Читать «Вена в русской мемуаристике. Сборник материалов» онлайн - страница 105

Екатерина Владимировна Суровцева

«Коцебу скучен, утрирован, множество лиц, характеров, везде утомительное единообразие и все вышли из пределов натуральности, все утрированы до крайности. Но есть в нем un certes ne sais quoi, отчего будешь бранить его пиесу, но пойдешь смотреть ее и не в первой раз».

Нет смысла подробно комментировать все венские впечатления Тургенева. Остановлюсь еще лишь на одном аспекте, связанном не столько с местопребыванием, сколько с личностью автора. Господствующей психологической краской, определяющей настроение двадцатилетнего создателя «Журнала», оказывается ностальгия. «И в самой горести нас может утешать / Воспоминание минувших дней блаженных», – цитирует он свою «Элегию», посвященную старшей сестре Екатерины Соковниной Варваре Михайловне, не выдержавшей тоски по покойному отцу и ушедшей из дому, чтобы найти убежище в монастыре. Тургенев закончил «Элегию» в мае 1802 г., вернувшись на время из Вены в Петербург, но на протяжении работы над ней, продолжавшейся около полутора лет, он знакомил с черновыми вариантами близких друзей.

Точно так же последняя запись в «Венском журнале» рассказывает о посещении Тургеневым посольской церкви, где служил Андрей Афанасьевич Самборский – живая легенда русской церкви, законоучитель императора Александра Павловича и его брата Константина Павловича. Самборский приехал в Вену из Офена, предместья Будапешта, где он был настоятелем православной церкви и где годом раньше умерла при родах и была похоронена восемнадцатилетняя великая княгиня Александра Павловна, жена австрийского эрцгерцога Иосифа. Тургенев «долго долго смотрел на картину, представляющую (…) Александру Павловну – во гробе, особливо на мертвое лицо ее». Свои впечатления он выразил цитатой из «Новой Элоизы» Руссо об обреченности всего прекрасного на земле. Цитата эта была в то же время и автоцитатой: именно эти слова Руссо Тургенев использовал в качестве эпиграфа для своей «Элегии», посвященной Варваре Соковниной.
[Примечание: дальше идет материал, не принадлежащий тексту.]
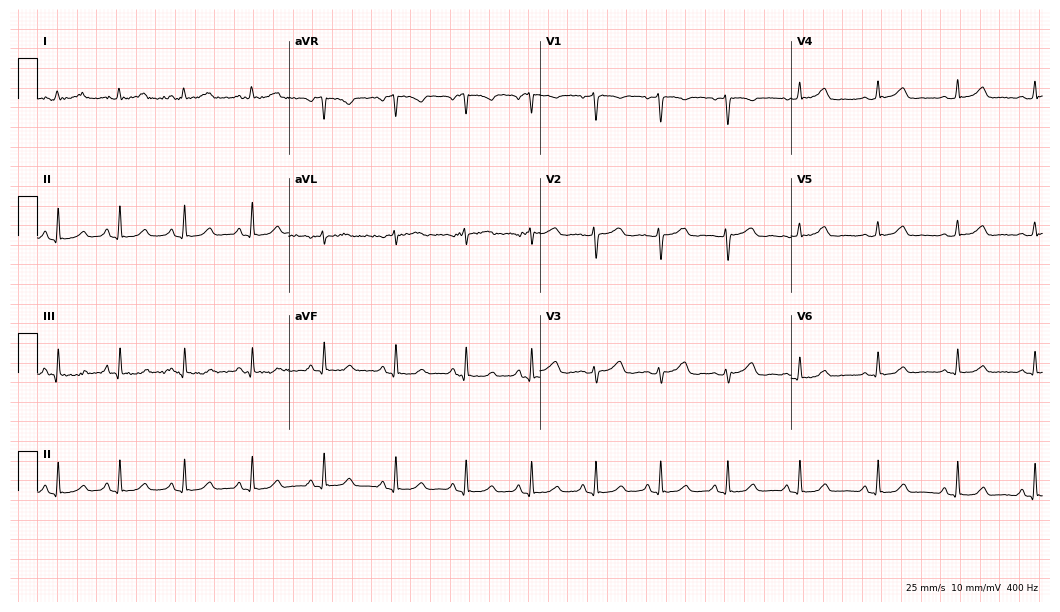
Electrocardiogram, a female patient, 32 years old. Overall reading on record: normal ECG.
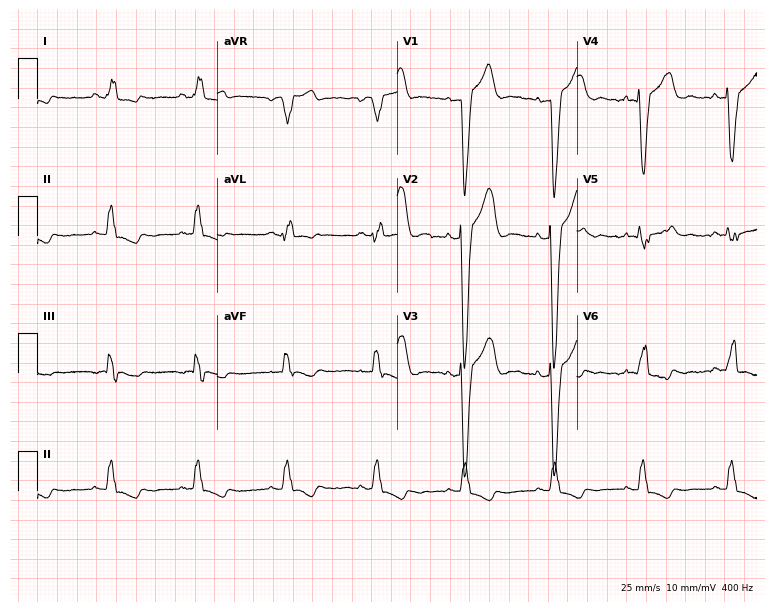
Electrocardiogram (7.3-second recording at 400 Hz), a 58-year-old man. Interpretation includes left bundle branch block.
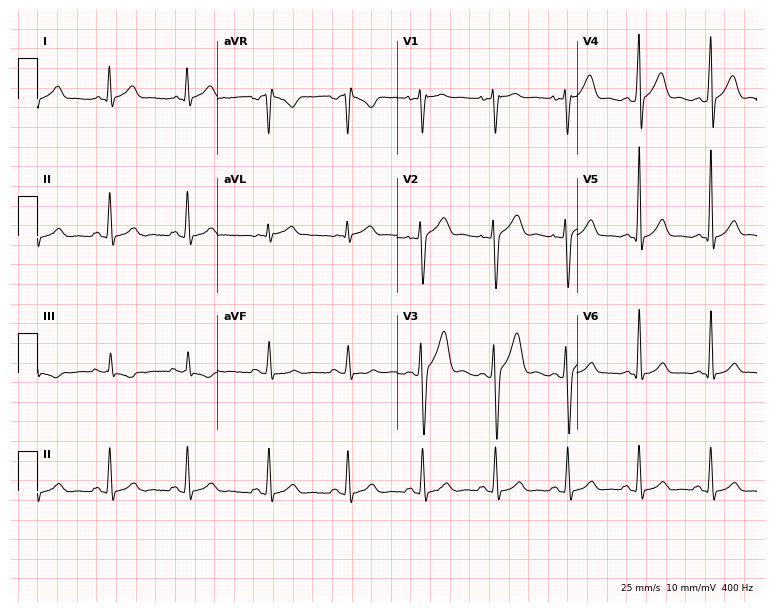
ECG (7.3-second recording at 400 Hz) — a 25-year-old male. Screened for six findings — first-degree AV block, right bundle branch block, left bundle branch block, sinus bradycardia, atrial fibrillation, sinus tachycardia — none is recorded.
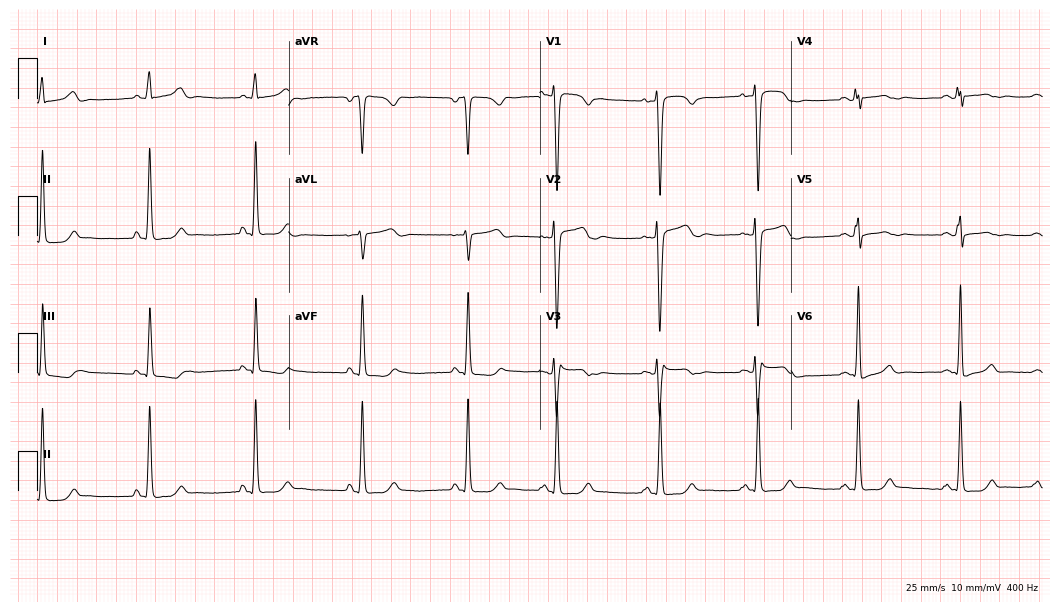
ECG (10.2-second recording at 400 Hz) — a 28-year-old female patient. Labelled as a normal ECG.

Нет сомнения, что Жуковский и другие потенциальные читатели «журнала» могли без труда восстановить оба этих контекста.

Однако вполне характерный для эпохи элегический вздох, поиск утешения в воспоминаниях о безвозвратно ушедшей радости – только часть той радикальной ностальгической программы, которую набрасывает Тургенев в «Венском журнале». В своем эмоциональном анализе он идет дальше, утверждая, что только утрата и позволяет человеку почувствовать цену пережитого, и, в конечном счете, ретроспективно придает смысл жизненному опыту:

«Не желай перемены судьбы твоей, или желай только для того, чтобы почувствовать еще живее всю ее цену (…) Благодарю судьбу даже и за разлуку с вами. Я бы никогда не был так привязан к друзьям моим, если бы с ними не расставался; и будучи всегда в Москве, я бы никогда может быть столько не любил ее, и никогда бы не чувствовал того, что теперь чувствую», – пишет он Жуковскому в «Венском журнале». Соответственно, оценить и прочувствовать настоящее оказывается возможным только, если увидеть его из будущего в перспективе неизбежного расставания. Отчетливо Тургенев напишет об этом годом позже, вернувшись в Петербург из второй венской поездки, и всего за три месяца до собственной безвременной смерти: «Приходит весна и я чувствую, что она приходит. Ах! должно благодарить, и с нежностью благодарить судьбу и за сто чувство, и за ето кроткое, меланхолическое, сладкое чувство. Будет время, когда и с ним должно проститься.